Tech Giants: Meta, Nvidia, and Alphabet Still Have Room to Grow
Despite the technology sector's dominance in today's stock market, three Motley Fool contributing analysts believe that Meta Platforms (META), Nvidia (NVDA), and Alphabet (GOOG) still possess significant growth potential. This analysis explores the factors driving their continued success and future prospects.
Meta's AI-Fueled Future
Jake Lerch highlights Meta Platforms' vast reach, with approximately 3.5 billion daily average users, representing about 43% of the global population. This massive user base allows Meta to generate substantial revenue and profit. In the first half of 2025, the company reported nearly $90 billion in revenue and $35 billion in net income.
Meta is strategically investing these profits, pouring tens of billions of dollars into Artificial Intelligence (AI). These investments include securing high-end GPUs, offering signing bonuses to AI researchers, and funding projects ranging from the metaverse to augmented reality (AR) glasses. Lerch believes this strategic focus positions Meta for decades of future growth.

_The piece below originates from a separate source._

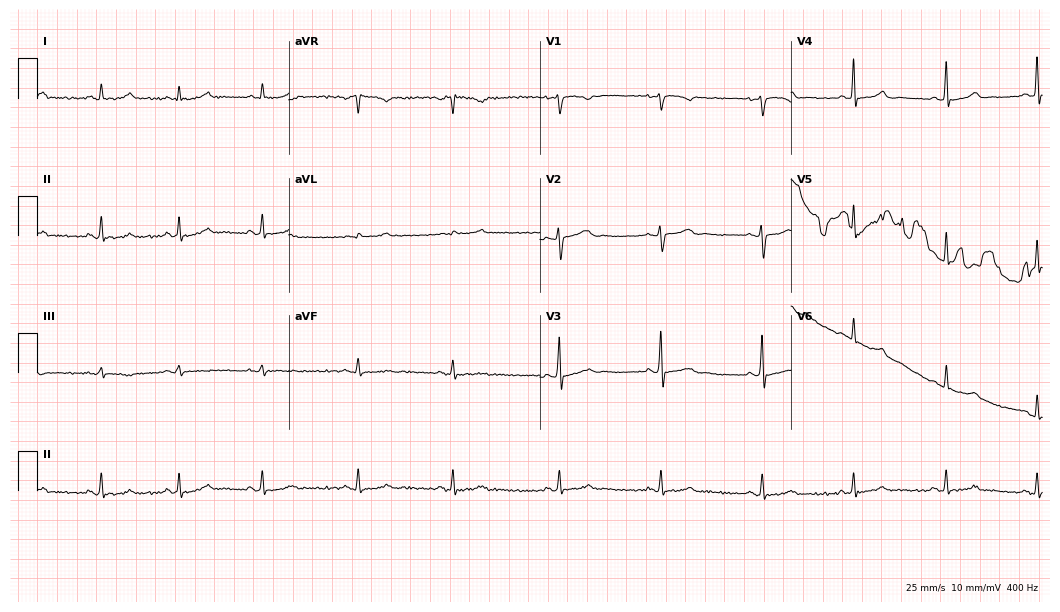
Resting 12-lead electrocardiogram (10.2-second recording at 400 Hz). Patient: a 41-year-old woman. None of these six findings is recorded: first-degree AV block, right bundle branch block, left bundle branch block, sinus bradycardia, atrial fibrillation, sinus tachycardia.

Nvidia's AI Accelerator Dominance
Will Healy acknowledges that Nvidia's stock has already experienced remarkable growth, increasing nearly 1,200% since November 2022. However, he argues that Nvidia's dominance in the AI accelerator market suggests further growth is possible. In the second quarter of fiscal 2026, 88% of Nvidia's revenue came from its data center segment, which designs AI accelerators.
Healy cites a Grand View Research forecast projecting a 29% compound annual growth rate (CAGR) for the AI chip market through 2030. While Nvidia's growth rates have slowed, the company's performance exceeds this estimate. In the first half of fiscal 2026, Nvidia's revenue increased by 62% year-over-year. This rapid growth and strong forward P/E ratio suggest its stock is poised to continue climbing.
Alphabet's AI and Cloud Momentum
Justin Pope asserts that Alphabet remains a buy despite recent gains, attributing its momentum to the resolution of antitrust litigation. With legal concerns easing, investors can focus on the company's strengths. Alphabet's Gemini AI app is gaining traction, and Google Cloud is benefiting from increased AI demand.
Furthermore, Alphabet's Waymo autonomous ride-hailing service is expanding across the United States. With shares valued at approximately 25 times estimated 2025 earnings, Alphabet is considered a solid deal, particularly if the company meets Wall Street's expectations of 15% annualized earnings growth over the next three to five years.